What Killed the Cat
February 25, 2026
I was railing again about Eve. For Eve. Why should she take the rap for humanity’s fall, just because she had a healthy curiosity? Then I remembered Pandora, whom we blame just as angrily for the unleashing of our woes. But think of living with that box, gazing at it day after day, wondering, feeling the hot thrum of energy emanating from it, knowing how easy it would be to just pry up one corner…. Who, male or female, would be able to leave that box closed forever?
Curiosity opens us to the world. It seeks answers, solves problems, fathoms mysteries. The uncurious sink into ruts and do not even bother to spin their wheels. Curious men are explorers, discoverers, captains of ship or industry, pioneers and entrepreneurs. Curious women…have been damned.
Imagine that your new husband lies with you each night, making passionate love to you, yet you are forbidden to look upon him. Would you not lift a candle to see its contours of his face? Love yearns to memorize the features of the beloved, hold them inside forever. But when Psyche sneaks a peek at Cupid, she is condemned to wander the earth alone, a list of impossible tasks in one hand. Love overcoming all obstacles, we like to say. But really, she is being punished for craving information.

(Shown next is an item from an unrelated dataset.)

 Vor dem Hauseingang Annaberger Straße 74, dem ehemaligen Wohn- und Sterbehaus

Lot’s wife is also punished for turning to look back as she flees Sodom. There is definitely a theme here: looking, learning, discovering, are all dangerous territory for a woman. Granted, Osiris is also punished for looking back at Isis. But mainly, it is the female gaze that terrifies. Childhood baggage, perhaps, because mothers have eyes in the back of their head?

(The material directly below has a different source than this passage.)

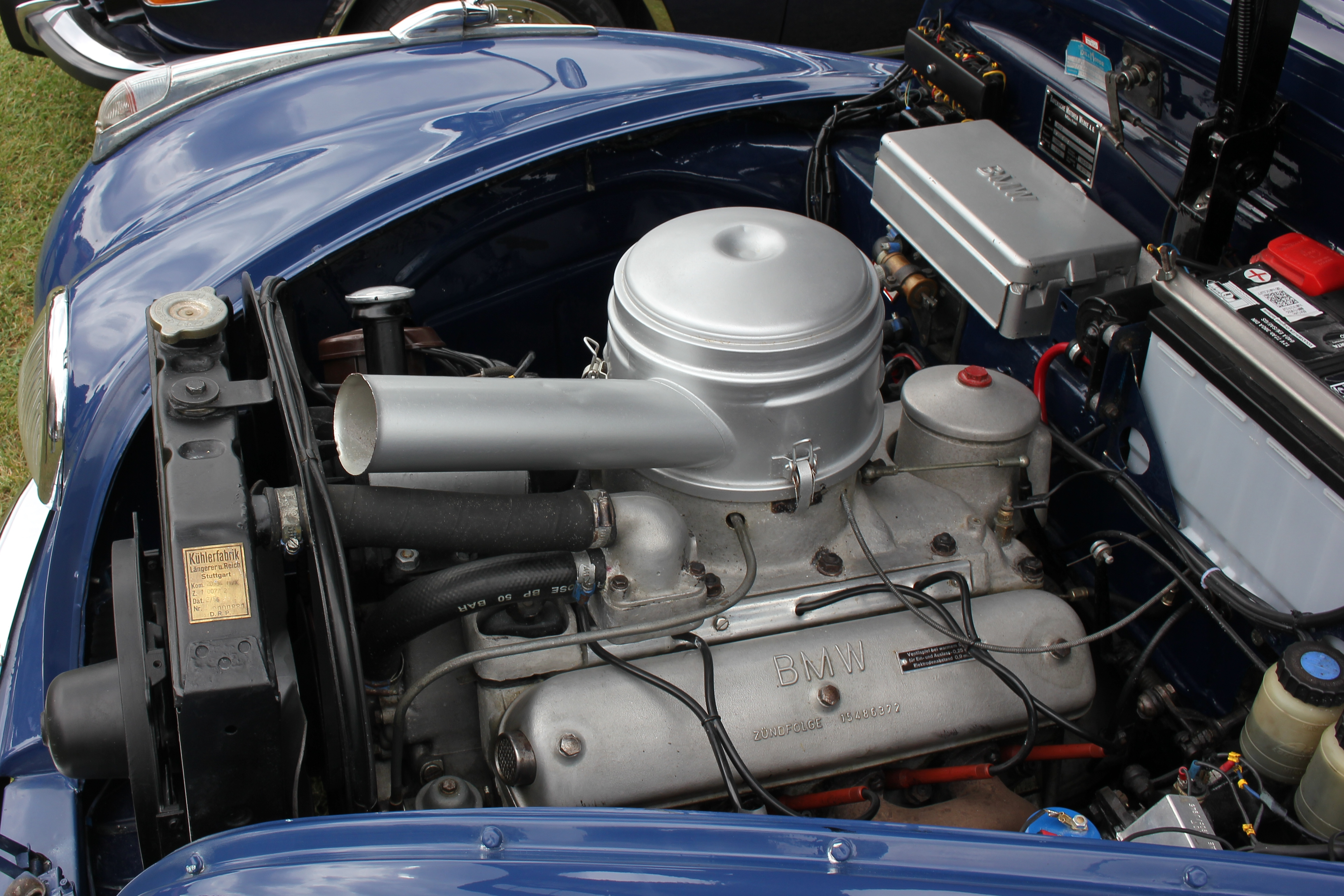 Motorraum eines BMW 502, Baujahr 1957, V8-Motor

Women who see into crystal balls, dark forests, or the mysteries of the heart are especially feared, even burned. But possessing arcane knowledge, it seems to me, should be a gift. Men honored the Oracle at Delphi, did they not?
I expect it depends on whether the arcane knowledge can bend a man to a witch’s purpose or is simply whispered to help him.
And what of the women who are not wielding magic but simply fighting to stay alive? Bluebeard’s wife explores because she has a hunch of danger, as do the Brontë heroines. Yet even when the story validates their curiosity, it is punished as illicit. The same pattern held in the Gothic romances I inhaled as a teenager. Even in today’s novels, there can be dark secrets (vampirism? S&M?) a young woman must discover about the man she loves.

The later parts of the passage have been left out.